_Your task_: Copy out, from the data, each line containing the string "Comp".

_Records to use_:
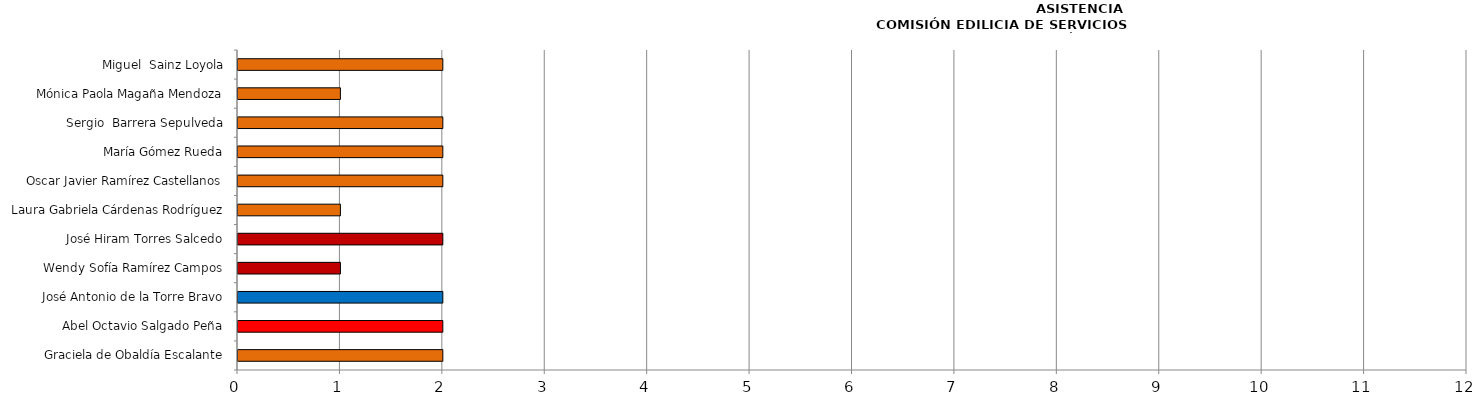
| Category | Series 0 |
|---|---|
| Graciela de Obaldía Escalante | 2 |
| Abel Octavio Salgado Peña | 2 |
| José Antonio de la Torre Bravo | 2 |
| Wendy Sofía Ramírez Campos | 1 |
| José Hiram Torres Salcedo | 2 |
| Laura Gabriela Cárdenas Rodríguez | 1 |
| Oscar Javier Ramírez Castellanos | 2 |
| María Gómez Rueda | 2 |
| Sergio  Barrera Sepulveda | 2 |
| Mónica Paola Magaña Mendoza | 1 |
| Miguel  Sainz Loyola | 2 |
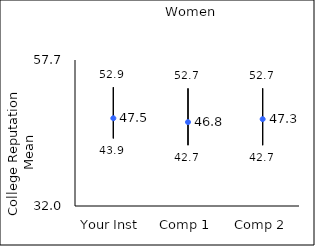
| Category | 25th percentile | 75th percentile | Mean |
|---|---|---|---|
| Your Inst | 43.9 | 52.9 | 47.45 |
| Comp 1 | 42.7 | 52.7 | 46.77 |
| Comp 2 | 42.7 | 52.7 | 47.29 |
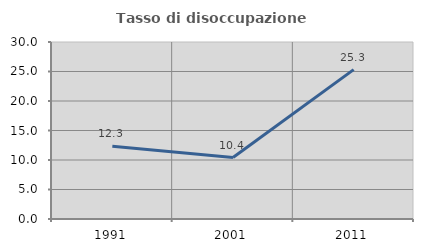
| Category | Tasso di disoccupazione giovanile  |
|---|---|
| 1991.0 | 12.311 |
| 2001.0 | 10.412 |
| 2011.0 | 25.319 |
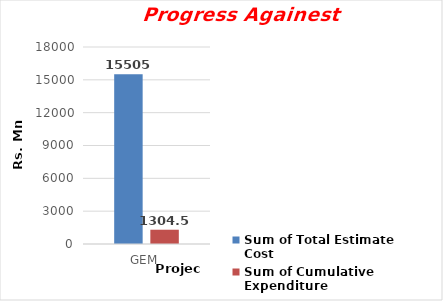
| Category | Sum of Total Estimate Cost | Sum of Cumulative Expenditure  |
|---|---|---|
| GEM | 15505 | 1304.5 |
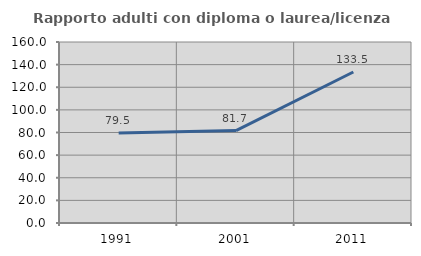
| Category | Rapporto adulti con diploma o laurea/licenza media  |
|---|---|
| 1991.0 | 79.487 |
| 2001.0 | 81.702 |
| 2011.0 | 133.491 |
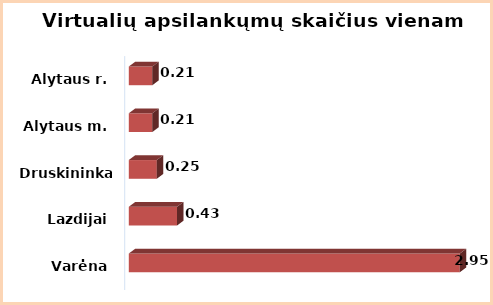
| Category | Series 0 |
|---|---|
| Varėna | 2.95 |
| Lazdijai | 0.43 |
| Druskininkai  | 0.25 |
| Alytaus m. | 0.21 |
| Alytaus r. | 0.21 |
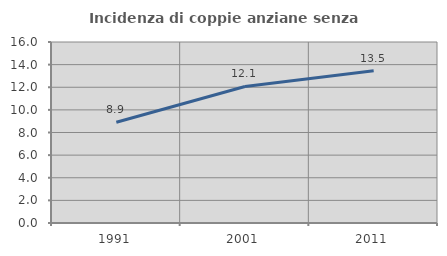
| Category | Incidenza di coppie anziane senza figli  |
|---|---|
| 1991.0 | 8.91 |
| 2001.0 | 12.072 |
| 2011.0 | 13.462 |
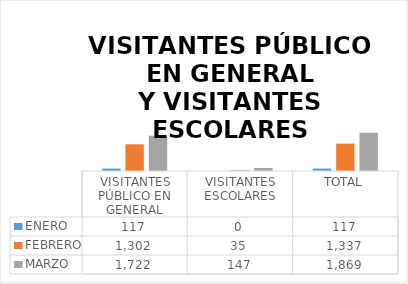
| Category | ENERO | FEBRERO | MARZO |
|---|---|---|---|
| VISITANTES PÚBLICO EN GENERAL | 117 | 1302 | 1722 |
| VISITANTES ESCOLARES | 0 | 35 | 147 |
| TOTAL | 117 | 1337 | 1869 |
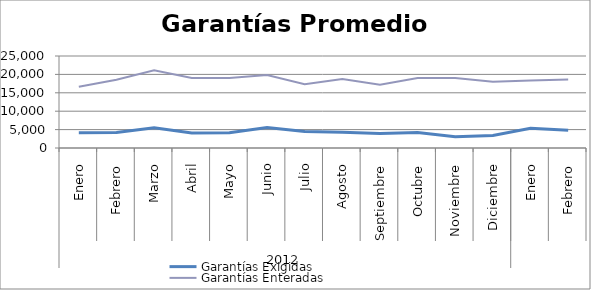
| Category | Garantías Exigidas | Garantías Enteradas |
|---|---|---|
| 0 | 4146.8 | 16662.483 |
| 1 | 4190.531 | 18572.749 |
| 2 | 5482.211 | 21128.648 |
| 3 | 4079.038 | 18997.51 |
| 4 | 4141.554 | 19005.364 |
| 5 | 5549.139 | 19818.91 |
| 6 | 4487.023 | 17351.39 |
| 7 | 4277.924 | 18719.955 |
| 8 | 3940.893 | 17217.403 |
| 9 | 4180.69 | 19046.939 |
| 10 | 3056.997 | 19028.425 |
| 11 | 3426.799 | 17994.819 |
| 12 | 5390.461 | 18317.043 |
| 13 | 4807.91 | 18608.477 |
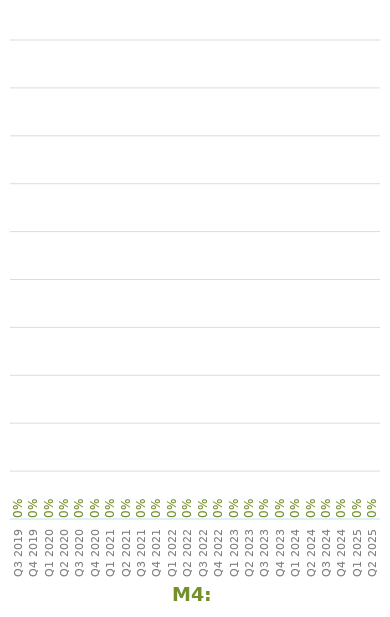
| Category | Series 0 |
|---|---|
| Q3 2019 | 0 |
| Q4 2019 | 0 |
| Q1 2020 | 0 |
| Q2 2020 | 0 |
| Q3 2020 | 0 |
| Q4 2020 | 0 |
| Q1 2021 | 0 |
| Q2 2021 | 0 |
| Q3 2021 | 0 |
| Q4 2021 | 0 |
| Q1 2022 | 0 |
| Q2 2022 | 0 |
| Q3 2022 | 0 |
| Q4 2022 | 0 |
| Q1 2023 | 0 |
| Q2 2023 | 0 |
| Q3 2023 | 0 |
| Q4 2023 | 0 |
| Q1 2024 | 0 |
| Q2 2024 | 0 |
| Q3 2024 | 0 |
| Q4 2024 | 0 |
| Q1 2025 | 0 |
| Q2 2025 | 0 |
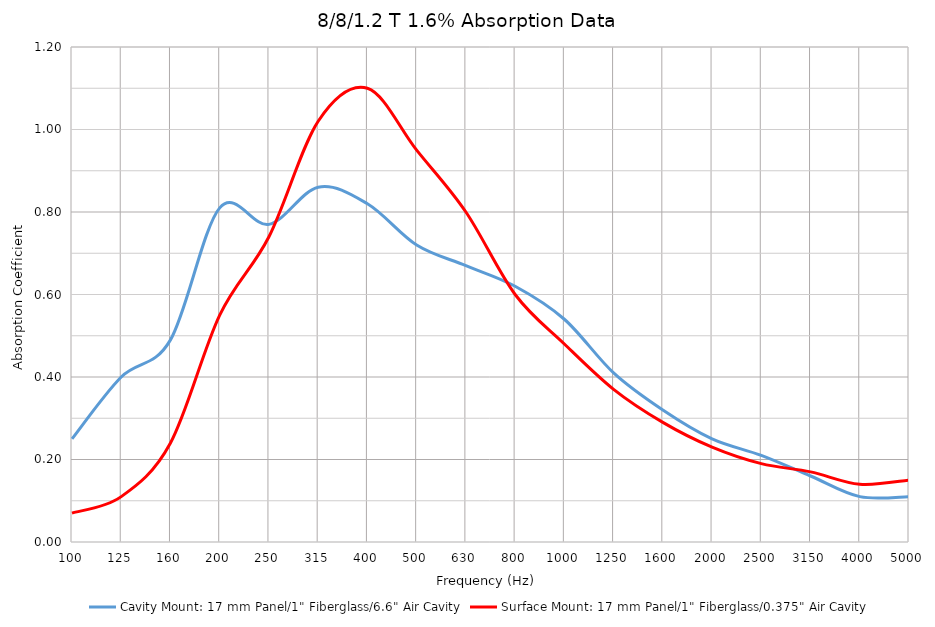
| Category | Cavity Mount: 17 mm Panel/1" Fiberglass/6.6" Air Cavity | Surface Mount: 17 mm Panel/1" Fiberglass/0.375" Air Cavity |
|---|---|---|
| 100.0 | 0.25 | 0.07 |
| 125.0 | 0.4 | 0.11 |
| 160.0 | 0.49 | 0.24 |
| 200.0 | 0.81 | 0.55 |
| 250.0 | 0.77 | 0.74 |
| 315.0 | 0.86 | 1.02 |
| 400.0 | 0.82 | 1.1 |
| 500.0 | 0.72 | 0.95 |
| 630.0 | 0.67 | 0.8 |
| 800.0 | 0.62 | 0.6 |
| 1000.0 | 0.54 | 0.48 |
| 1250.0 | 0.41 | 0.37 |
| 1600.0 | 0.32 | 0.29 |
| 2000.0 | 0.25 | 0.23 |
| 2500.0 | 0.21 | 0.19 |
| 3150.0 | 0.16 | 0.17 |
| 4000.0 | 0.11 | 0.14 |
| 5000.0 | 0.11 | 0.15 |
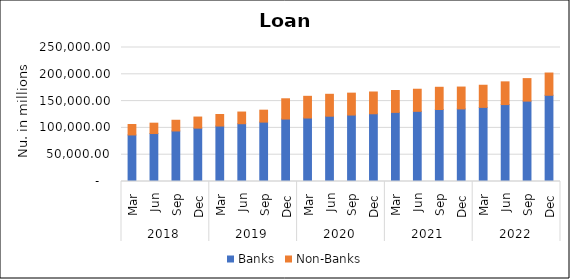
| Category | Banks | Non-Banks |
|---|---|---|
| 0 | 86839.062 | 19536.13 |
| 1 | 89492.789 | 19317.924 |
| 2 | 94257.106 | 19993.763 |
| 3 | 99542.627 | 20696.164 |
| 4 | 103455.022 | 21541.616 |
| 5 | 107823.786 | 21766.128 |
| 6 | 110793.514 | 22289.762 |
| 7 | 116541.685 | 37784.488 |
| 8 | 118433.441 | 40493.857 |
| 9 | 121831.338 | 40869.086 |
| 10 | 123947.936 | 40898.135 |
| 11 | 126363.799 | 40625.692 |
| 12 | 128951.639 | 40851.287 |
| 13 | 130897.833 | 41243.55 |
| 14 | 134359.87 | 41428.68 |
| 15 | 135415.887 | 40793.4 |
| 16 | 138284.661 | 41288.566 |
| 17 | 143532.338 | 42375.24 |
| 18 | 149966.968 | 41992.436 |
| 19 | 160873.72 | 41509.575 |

_Answer to the problem_:
| Comp 1 | 42.7 | 52.7 | 46.77 |
| Comp 2 | 42.7 | 52.7 | 47.29 |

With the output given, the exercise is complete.